= PROBLEM TO SOLVE =
An exact, picture-free copy of the listing is required.

= RECORDS FOR THIS TASK =
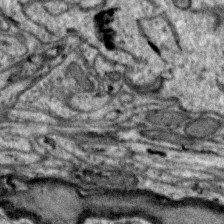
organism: Zebra finch
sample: Brain
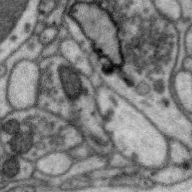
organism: Zebra finch
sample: Brain
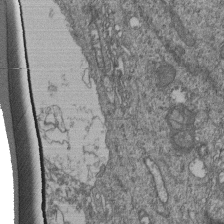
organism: Human
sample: Retinal organoid Rod and Cone cells
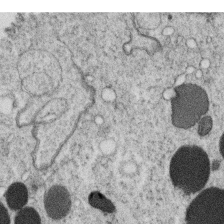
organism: C. elegans
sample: C. elegans oocyte; sperm cells
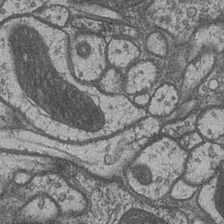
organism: Drosophila
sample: Optic medulla
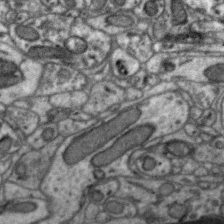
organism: Zebra finch
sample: Brain
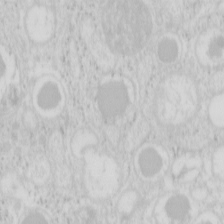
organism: Mouse
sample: Pancreas
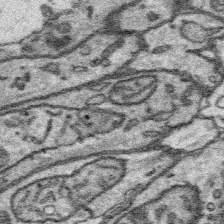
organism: Platynereis dumerilii
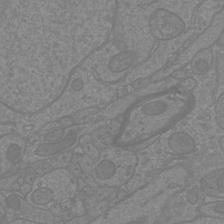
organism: Mouse
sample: Cortical neurons
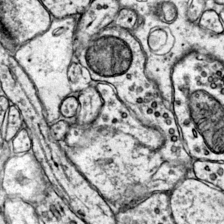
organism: Mouse
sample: Primary visual cortex
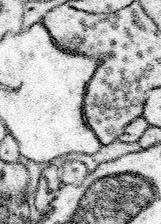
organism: Mouse
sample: Somatosensory cortex neuropil
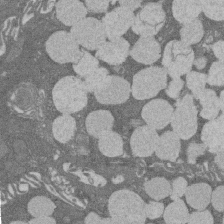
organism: Rat
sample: Salivary granule
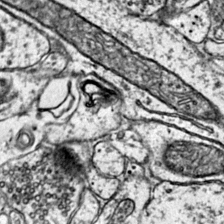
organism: Mouse
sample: Primary visual cortex
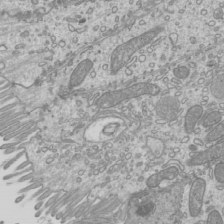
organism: Mouse
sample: Cilia; mouse epididymis
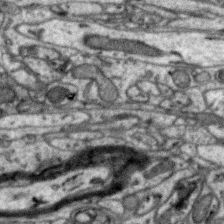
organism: Zebra finch
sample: Brain
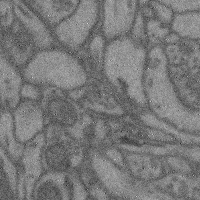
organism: Mouse
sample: Cerebral cortex
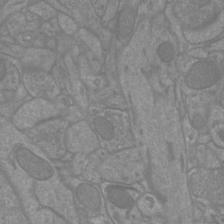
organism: Mouse
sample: Cortical neurons
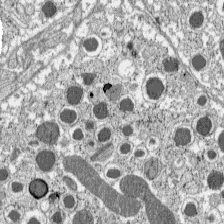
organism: C57BL Mouse
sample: Pancreatic islet
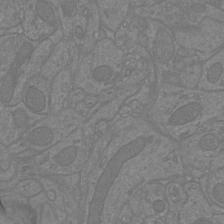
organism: Mouse
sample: Cortical neurons
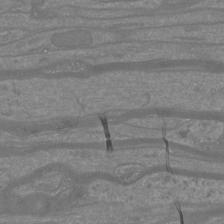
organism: Mouse
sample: Cortical neurons
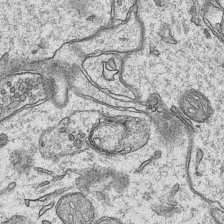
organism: Mouse
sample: CA1 Hippocampus
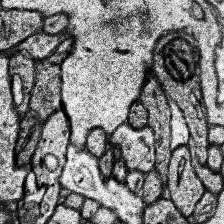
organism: Human
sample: Temporal Lobe
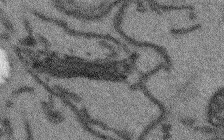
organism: Arabidopsis thaliana
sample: Root tip
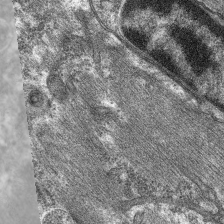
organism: C. elegans
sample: Pharynx
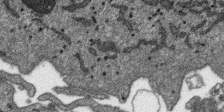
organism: Human
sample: Lung epithelial cells infected with SARS-CoV-2
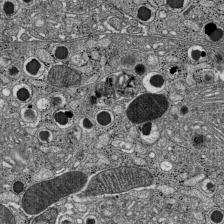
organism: C57BL Mouse
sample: Pancreatic islet
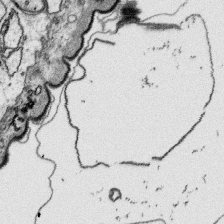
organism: Platynereis dumerilii
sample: Parapodia
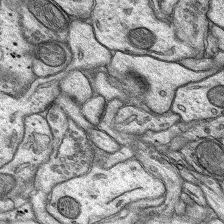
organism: Rat
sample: Hippocampus
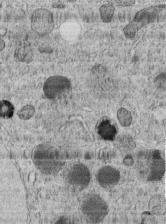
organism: C. elegans
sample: C. elegans embryo early stage
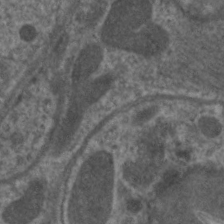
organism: C. elegans
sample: Pharynx
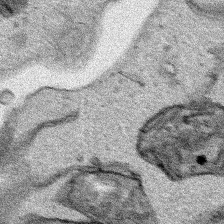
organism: Human
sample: Mitochondria in HCT116 cells
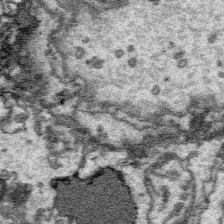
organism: Platynereis dumerilii
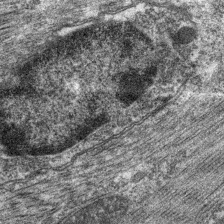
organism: C. elegans
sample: Pharynx
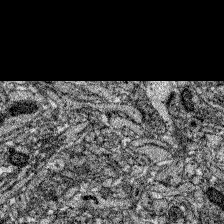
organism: Zebrafish
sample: Larval olfactory bulb
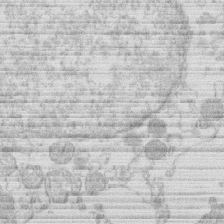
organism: Human
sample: Macrophage cells
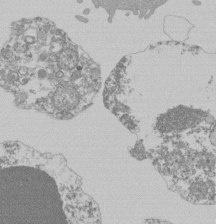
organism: Mouse
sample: Activated Pmel transgenic CD8+ T Cells
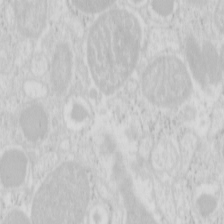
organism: Mouse
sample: Pancreas
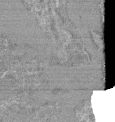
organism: Mouse
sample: Glomerulus
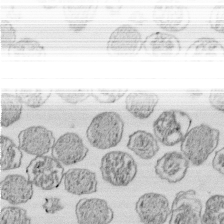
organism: E. coli
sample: Bacterial nucleoid
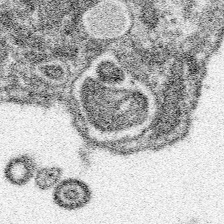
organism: Spongilla lacustris
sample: Neuroid cell
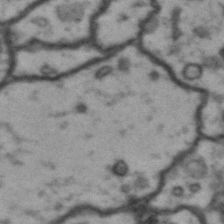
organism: Drosophila
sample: Brain
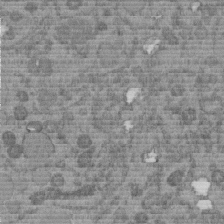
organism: C. elegans
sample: C. elegans embryo early stage
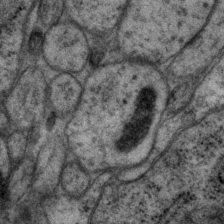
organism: P. pacificus
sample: Pharynx
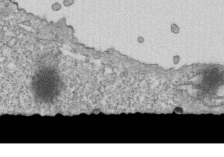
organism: Human
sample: HeLa cell HIV synapse
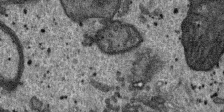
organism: Human
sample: Lung epithelial cells, uninfected (mock) control
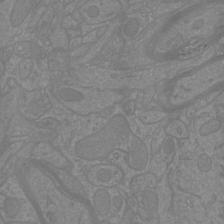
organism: Mouse
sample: Cortical neurons
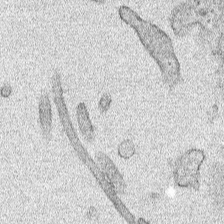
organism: Human
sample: Mitochondria in HCT116 cells
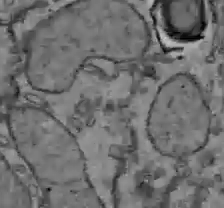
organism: C57BL Mouse
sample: Liver
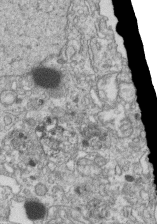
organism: Human
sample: HeLa cell HIV synapse
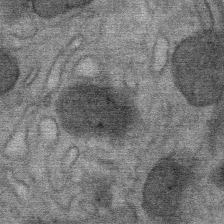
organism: Mouse
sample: Mouse Salivary gland
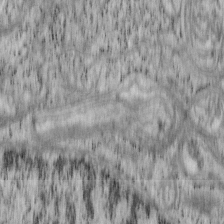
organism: Human
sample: HeLa cells
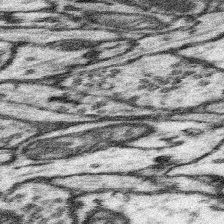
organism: Mouse
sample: Somatosensory cortex neuropil
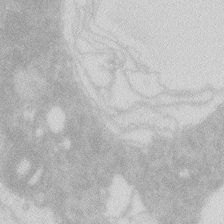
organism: Zebrafish
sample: Macrophage
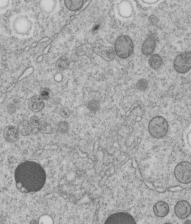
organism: C. elegans
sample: C. elegans embryo early stage
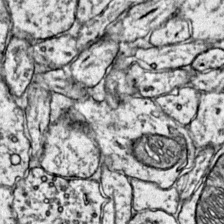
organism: Mouse
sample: Primary visual cortex
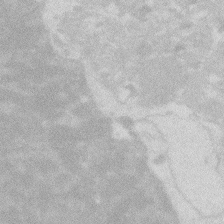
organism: Zebrafish
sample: Macrophage
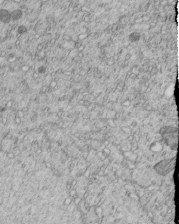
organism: C. elegans
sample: C. elegans embryo early stage
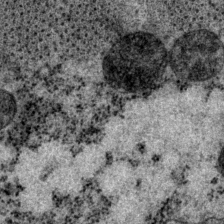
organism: P. pacificus
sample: Pharynx
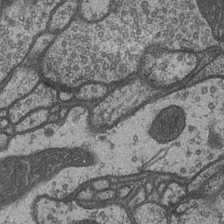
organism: Drosophila
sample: Optic medulla
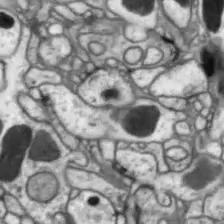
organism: Drosophila
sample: Optic lobe
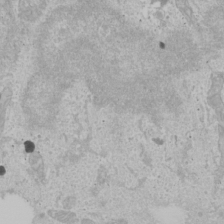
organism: Human
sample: Mitochondria in U2OS cells
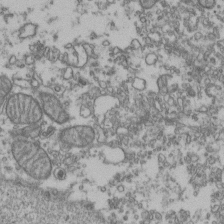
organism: Human
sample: Activated Jurkat CD4+ T cells
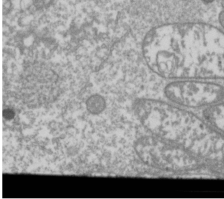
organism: Drosophila
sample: Cell division; meiosis; drosophila spermatocytes
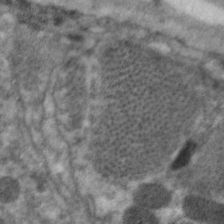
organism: C. elegans
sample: Pharynx
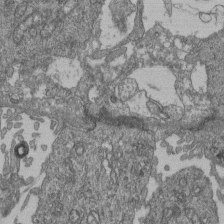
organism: Human
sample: Retinal organoid Rod and Cone cells
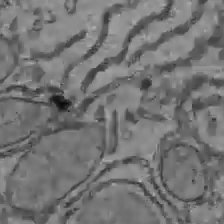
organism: C57BL Mouse
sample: Liver
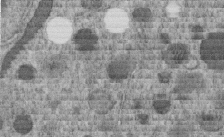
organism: C. elegans
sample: C. elegans embryo early stage
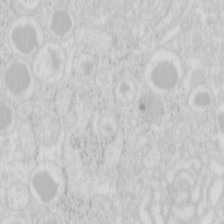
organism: Mouse
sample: Pancreas
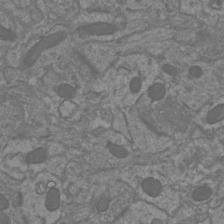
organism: Mouse
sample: Cortical neurons
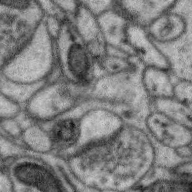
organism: Zebra finch
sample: Brain
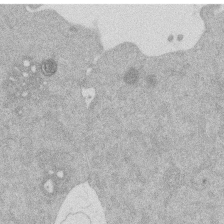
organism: Mouse
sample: Dividing mouse embryo 1 cell stage
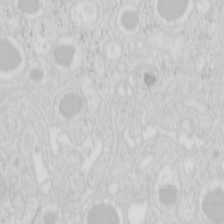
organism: Mouse
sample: Pancreas
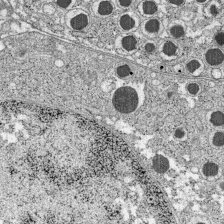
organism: C57BL Mouse
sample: Pancreatic islet
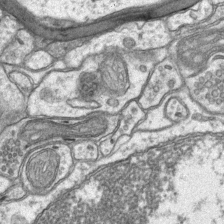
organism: Mouse
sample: CA1 Hippocampus
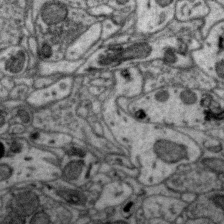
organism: Zebra finch
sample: Brain
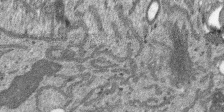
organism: Human
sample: Lung epithelial cells infected with SARS-CoV-2
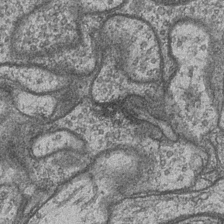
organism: Drosophila
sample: Optic medulla
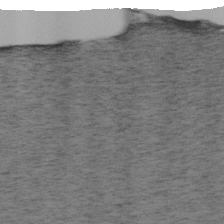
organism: Mouse
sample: OT-I killer T cells with ID8 ovarian cancer cells
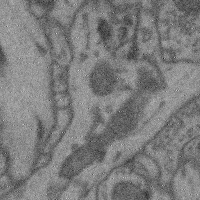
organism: Mouse
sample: Cerebral cortex
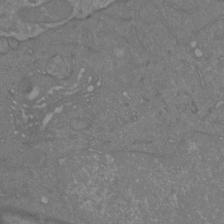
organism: Mouse
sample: Cortical neurons
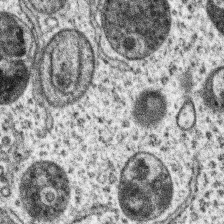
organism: Human
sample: HeLa cells
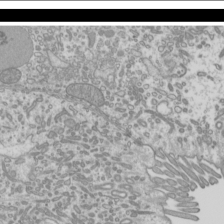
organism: Mouse
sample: Cilia; mouse epididymis
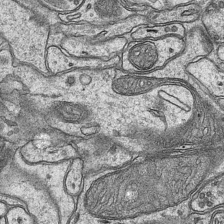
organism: Mouse
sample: CA1 Hippocampus
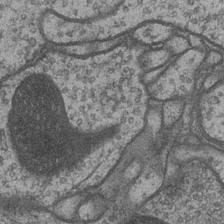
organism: Drosophila
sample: Optic medulla
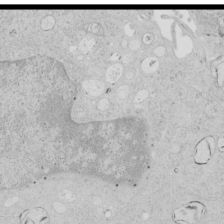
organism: Human
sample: Mitochondria in HCT116 cells
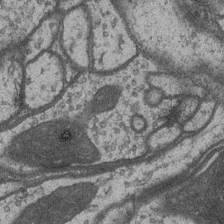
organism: Drosophila
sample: Optic medulla
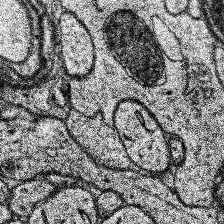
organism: Human
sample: Temporal Lobe
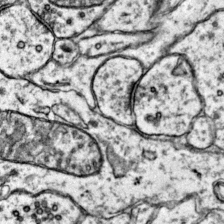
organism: Mouse
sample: Primary visual cortex
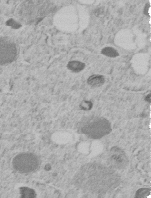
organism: C. elegans
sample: C. elegans embryo early stage
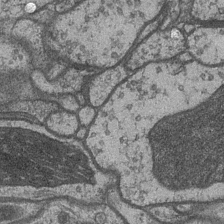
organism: Drosophila
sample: Optic medulla
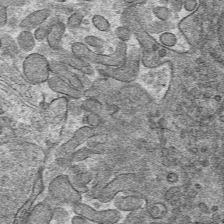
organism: Mouse
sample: Mouse hepatocytes
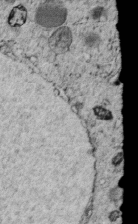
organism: C. elegans
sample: C. elegans embryo early stage
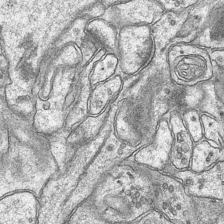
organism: Mouse
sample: CA1 Hippocampus
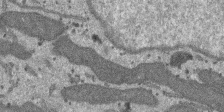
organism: Human
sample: Lung epithelial cells infected with SARS-CoV-2
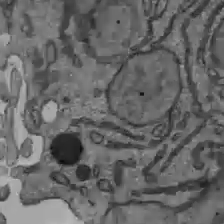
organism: C57BL Mouse
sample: Liver
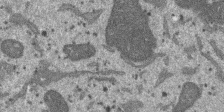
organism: Human
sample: Lung epithelial cells infected with SARS-CoV-2
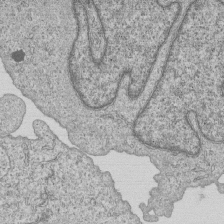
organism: Human
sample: MDA-MB-231 cells
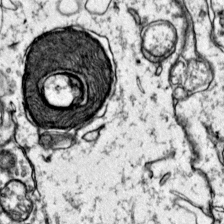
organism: Mouse
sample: Primary visual cortex

= RESPONSE =
organism: Zebra finch
sample: Brain
organism: Zebra finch
sample: Brain
organism: Human
sample: Retinal organoid Rod and Cone cells
organism: C. elegans
sample: C. elegans oocyte; sperm cells
organism: Drosophila
sample: Optic medulla
organism: Zebra finch
sample: Brain
organism: Mouse
sample: Pancreas
organism: Platynereis dumerilii
organism: Mouse
sample: Cortical neurons
organism: Mouse
sample: Primary visual cortex
organism: Mouse
sample: Somatosensory cortex neuropil
organism: Rat
sample: Salivary granule
organism: Mouse
sample: Primary visual cortex
organism: Mouse
sample: Cilia; mouse epididymis
organism: Zebra finch
sample: Brain
organism: Mouse
sample: Cerebral cortex
organism: Mouse
sample: Cortical neurons
organism: C57BL Mouse
sample: Pancreatic islet
organism: Mouse
sample: Cortical neurons
organism: Mouse
sample: Cortical neurons
organism: Mouse
sample: CA1 Hippocampus
organism: Human
sample: Temporal Lobe
organism: Arabidopsis thaliana
sample: Root tip
organism: C. elegans
sample: Pharynx
organism: Human
sample: Lung epithelial cells infected with SARS-CoV-2
organism: C57BL Mouse
sample: Pancreatic islet
organism: Platynereis dumerilii
sample: Parapodia
organism: Rat
sample: Hippocampus
organism: C. elegans
sample: C. elegans embryo early stage
organism: C. elegans
sample: Pharynx
organism: Human
sample: Mitochondria in HCT116 cells
organism: Platynereis dumerilii
organism: C. elegans
sample: Pharynx
organism: Zebrafish
sample: Larval olfactory bulb
organism: Human
sample: Macrophage cells
organism: Mouse
sample: Activated Pmel transgenic CD8+ T Cells
organism: Mouse
sample: Pancreas
organism: Mouse
sample: Glomerulus
organism: E. coli
sample: Bacterial nucleoid
organism: Spongilla lacustris
sample: Neuroid cell
organism: Drosophila
sample: Brain
organism: C. elegans
sample: C. elegans embryo early stage
organism: P. pacificus
sample: Pharynx
organism: Human
sample: HeLa cell HIV synapse
organism: Human
sample: Lung epithelial cells, uninfected (mock) control
organism: Mouse
sample: Cortical neurons
organism: Human
sample: Mitochondria in HCT116 cells
organism: C57BL Mouse
sample: Liver
organism: Human
sample: HeLa cell HIV synapse
organism: Mouse
sample: Mouse Salivary gland
organism: Human
sample: HeLa cells
organism: Mouse
sample: Somatosensory cortex neuropil
organism: Zebrafish
sample: Macrophage
organism: C. elegans
sample: C. elegans embryo early stage
organism: Mouse
sample: Primary visual cortex
organism: Zebrafish
sample: Macrophage
organism: C. elegans
sample: C. elegans embryo early stage
organism: P. pacificus
sample: Pharynx
organism: Drosophila
sample: Optic medulla
organism: Drosophila
sample: Optic lobe
organism: Human
sample: Mitochondria in U2OS cells
organism: Human
sample: Activated Jurkat CD4+ T cells
organism: Drosophila
sample: Cell division; meiosis; drosophila spermatocytes
organism: C. elegans
sample: Pharynx
organism: Human
sample: Retinal organoid Rod and Cone cells
organism: C57BL Mouse
sample: Liver
organism: C. elegans
sample: C. elegans embryo early stage
organism: Mouse
sample: Pancreas
organism: Mouse
sample: Cortical neurons
organism: Zebra finch
sample: Brain
organism: Mouse
sample: Dividing mouse embryo 1 cell stage
organism: Mouse
sample: Pancreas
organism: C57BL Mouse
sample: Pancreatic islet
organism: Mouse
sample: CA1 Hippocampus
organism: Zebra finch
sample: Brain
organism: Human
sample: Lung epithelial cells infected with SARS-CoV-2
organism: Drosophila
sample: Optic medulla
organism: Mouse
sample: OT-I killer T cells with ID8 ovarian cancer cells
organism: Mouse
sample: Cerebral cortex
organism: Mouse
sample: Cortical neurons
organism: Human
sample: HeLa cells
organism: Mouse
sample: Cilia; mouse epididymis
organism: Mouse
sample: CA1 Hippocampus
organism: Drosophila
sample: Optic medulla
organism: Human
sample: Mitochondria in HCT116 cells
organism: Drosophila
sample: Optic medulla
organism: Human
sample: Temporal Lobe
organism: Mouse
sample: Primary visual cortex
organism: C. elegans
sample: C. elegans embryo early stage
organism: Drosophila
sample: Optic medulla
organism: Mouse
sample: Mouse hepatocytes
organism: C. elegans
sample: C. elegans embryo early stage
organism: Mouse
sample: CA1 Hippocampus
organism: Human
sample: Lung epithelial cells infected with SARS-CoV-2
organism: C57BL Mouse
sample: Liver
organism: Human
sample: Lung epithelial cells infected with SARS-CoV-2
organism: Human
sample: MDA-MB-231 cells
organism: Mouse
sample: Primary visual cortex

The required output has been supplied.